Re: What to do with SIP and/or SSH spammers/hackers?

Thanks, I will try it. I couldn't figure a so complex rule myself. This shouldn't block anything else (such as real phone calls), right? Also since these spammers are really aggressive, I guess, so maybe I could lower that number of seconds to 30?

Re: What to do with SIP and/or SSH spammers/hackers?

Also I guess these rules would work for SSH?

iptables -A input_wan -p tcp --dport 22 -m state --state NEW -m recent --name SSH --update --seconds 30 --hitcount 10 --rsource -j DROP
iptables -A input_wan -p tcp --dport 22 -m state --state NEW -m recent --name SSH --set --rsource -j ACCEPT

5 (edited by zorxd 2010-10-27 16:17:10)

Re: What to do with SIP and/or SSH spammers/hackers?

Also do I need specific packages such as iptables-mod-extra? I didn't get any error message so I guess it works without? However I was able to login 15 times in less than 30 seconds with SSH.

Re: What to do with SIP and/or SSH spammers/hackers?

In sip.conf you could add to every ' type=peer' section:
deny=0.0.0.0/0.0.0.0
permit=<your sip provider address>

and for every sip phone in 'type=friend' section
deny=0.0.0.0/0.0.0.0
permit=192.168.0.0//255.255.0.0

so that only your provider(s) and your sip clients can register

Re: What to do with SIP and/or SSH spammers/hackers?

Thanks but is denying their IP address in Asterisk really better than rejecting their request because they have a non existent user name (the default behavior)?

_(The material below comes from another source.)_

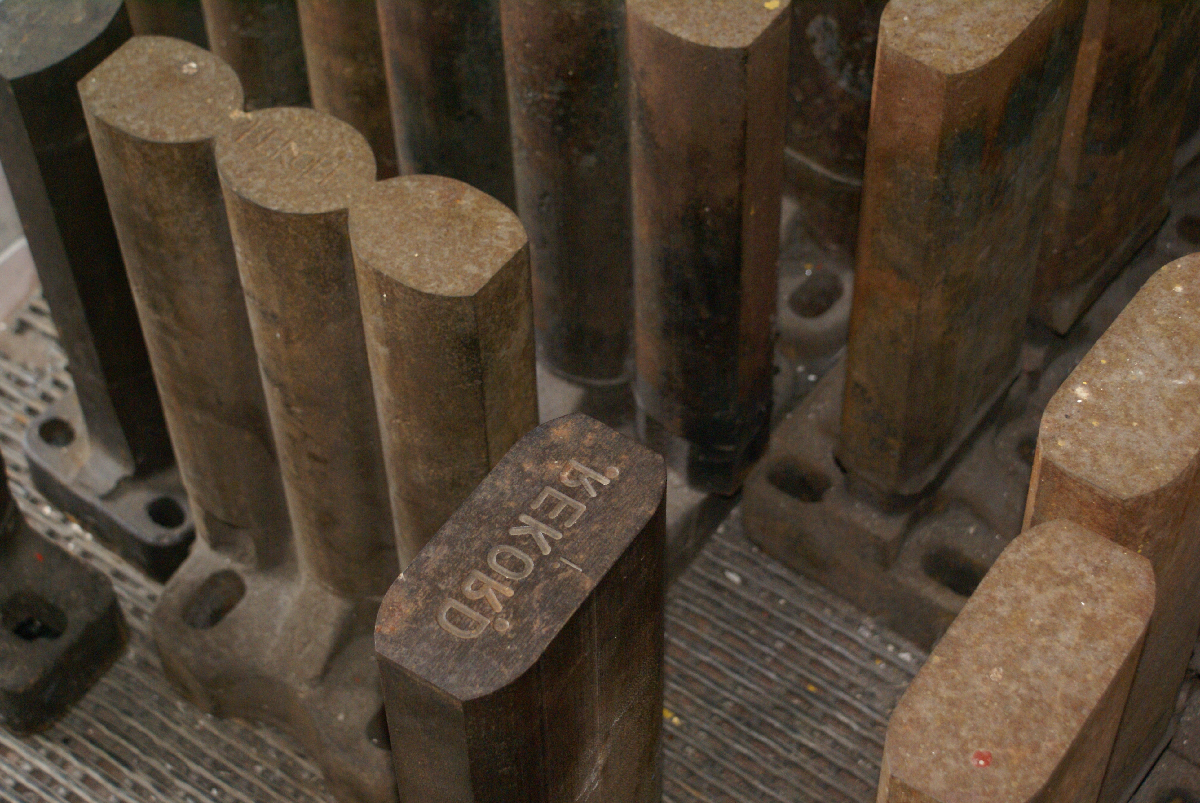 Formstempel für Kohlebriketts Mit diesen Stempeln wurde die Brikettierkohle in die Presskanäle und somit in Brikettform gepresst. Energiefabrik Knappenrode in Hoyerswerda-Knappenrode
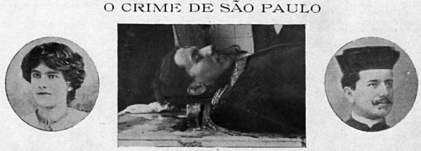 Montagem das fotos de Albertina Barbosa e de Arthur Malheiros da década de 1900, antes da morte de Arthur Malheiros que ocorreu em 1909. Fotos da Revista Careta, edição 40 de 1909.

My fear isn't that they crack my password (they won't), it is that they crash my router. Yesterday I could barely type any command (CPU usage was probably 100%) until the router rebooted.

Re: What to do with SIP and/or SSH spammers/hackers?

Do you have your Asterisk PBX System hosted on your main NAT/Firewall router? If not, then don't do any ports forwarding to your Asterisk PBX System. If your Asterisk PBX System is hosted on your main NAT/Firewall router, at least heed the suggestions by rAndy to block others from trying to crack your Asterisk PBX System.

Both my Asterisk and FreeSWITCH PBX Systems are hosted on a Netgear WGT634U and a Seagate DockStar, respectively, They both run on a self-built OpenWRT firmware and are connected to my main NAT/Firewall router (a Linksys WRT54GS v3 flashed with a DD-WRT firmware) without any ports forwarding. To this day, I have yet to encounter any crackings on both my Asterisk and FreeSWITCH PBX Systems.

Mazi

Re: What to do with SIP and/or SSH spammers/hackers?

Yes Asterisk runs on my OpenWRT router/nat/firewall/etc. WNDR3700.
The ports are open since I actually receive phone calls from the outside of my NAT.
I don't know how they found me but the fact is that they found me and that my IP address is static so I have to deal with them. They still didn't find one of my usernames (and I don't see them succeed in the future), so I don't see what blocking their IPs in each of my peers would change to that. Wouldn't asterisk still reply them with "invalid user X" anyway? Isn't this exactly what Asterisk does by default?

Re: What to do with SIP and/or SSH spammers/hackers?

also I have
alwaysauthreject = yes

So they don't know if the username they try exists or not.

Re: What to do with SIP and/or SSH spammers/hackers?

I also found the global "contactdeny" and "contactpermit" settings that seems to offer the same functionality as rAndy's solution, but globally instead of for each peer/friend.

Re: What to do with SIP and/or SSH spammers/hackers?

zorxd wrote:

Thanks but is denying their IP address in Asterisk really better than rejecting their request because they have a non existent user name (the default behavior)?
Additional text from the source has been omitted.